We can see from this benchmark that DynaSOAr can utilize 100% of all object slots (under such simplified conditions), i.e., all 992 object slots. This is consistent with Figure 14a: The red line stops at x = 992.

Now let us run the same benchmark with mallocMC. We set the heap size to 1 GiB (1073741824 bytes) and try two problem sizes: 500 and 550.

$ build_scripts/build_linux_scalability.sh -d -s 1073741824 -x 500 -a mallocmc
$ bin/linux_scalability_dynasoar
(...)
884339, 0

$ build_scripts/build_linux_scalability.sh -d -s 1073741824 -x 550 -a mallocmc
$ bin/linux_scalability_dynasoar
(...)
example/configuration/mallocmc/allocator_config.h:36: T *AllocatorState<AllocatorT>::allocate_new() [with T = DummyClass, AllocatorT = SoaAllocatorAdapter<AllocatorState, 16515072U, DummyClass>]: block: [22,0,0], thread: [223,0,0] Assertion `ptr != nullptr` failed.
GPUassert: device-side assert triggered example/linux-scalability/dynasoar/linux_scalability.cu 53

The first problem size runs through while the second one leads to an out-of-memory error. This shows that mallocMC can allocate between 500 and 550 objects per thread, given the same heap size (actually, a few megabytes more) as DynaSOAr. This is consistent with Figure 14a: The blue line stops at x = 512.

Linux Scalability Running Time

Note that to compare benchmark running times, the program should not be built in debug mode (omit -d parameter).

Now let us examine how well DynaSOAr scales with increasing allocation numbers per thread. I.e., we would like to recreate the red line in Figure 14a.

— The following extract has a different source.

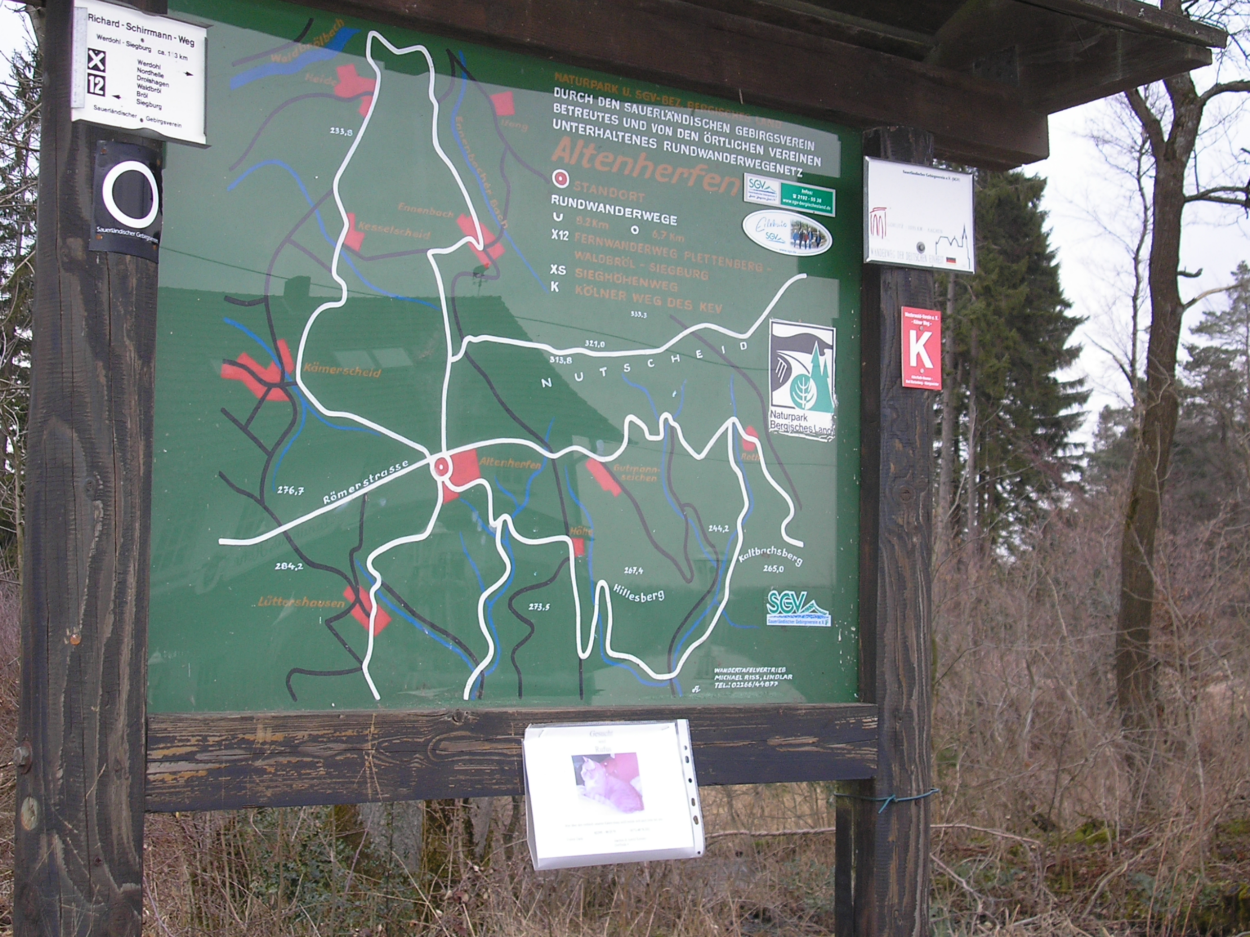 Wanderweg der Deutschen Einheit, Altenherfen, Gemeinde Windeck

for (( i = 1; i <= 992; i += 32 ))  # Figure 14a: i++
do
  build_scripts/build_linux_scalability.sh -m "62*64*64*64" -x ${i}
  bin/linux_scalability_dynasoar
done

If we plot the result (first value), e.g., using Excel or LibreOffice, we should see a graph similar to the one in Figure 14a.

Fragmentation

In the paper, fragmentation is defined as the ratio of allocated but unused object slots among all object slots. We report the fragmentation rate per iteration for wa-tor in Figure 12d. The data for this graph can be reproduced if wa-tor is built with the fragmentation output flag (-o).

Fragmentation

build_scripts/build_wa_tor.sh -o
bin/wator_dynasoar_no_cell

The program generates one line per iteration with four values:

  1. Number of allocated object slots (Fish)
  2. Number of allocated object slots (Shark)
  3. Number of used object slots (Fish)
  4. Number of used object slots (Shark)

This should look somewhat similar to:

1310912,1309020,1310845,1308939
1587072,1606860,828800,1580927
1581248,1606860,544736,1121226
1577344,1604340,390391,1075630
1573376,1604340,281454,1118328
1563648,1604340,213230,1211307
1529408,1604340,179994,1042255
1448064,1602480,141384,939040
1356608,1602480,122275,828875
1237696,1602480,104602,794406
1144192,1602480,99640,546411
1059648,1598220,99911,525722
966784,1596840,96894,490541
900928,1596600,97634,430984
...

This data can be read with Excel or LibreOffice (CSV format) to produce a line chart.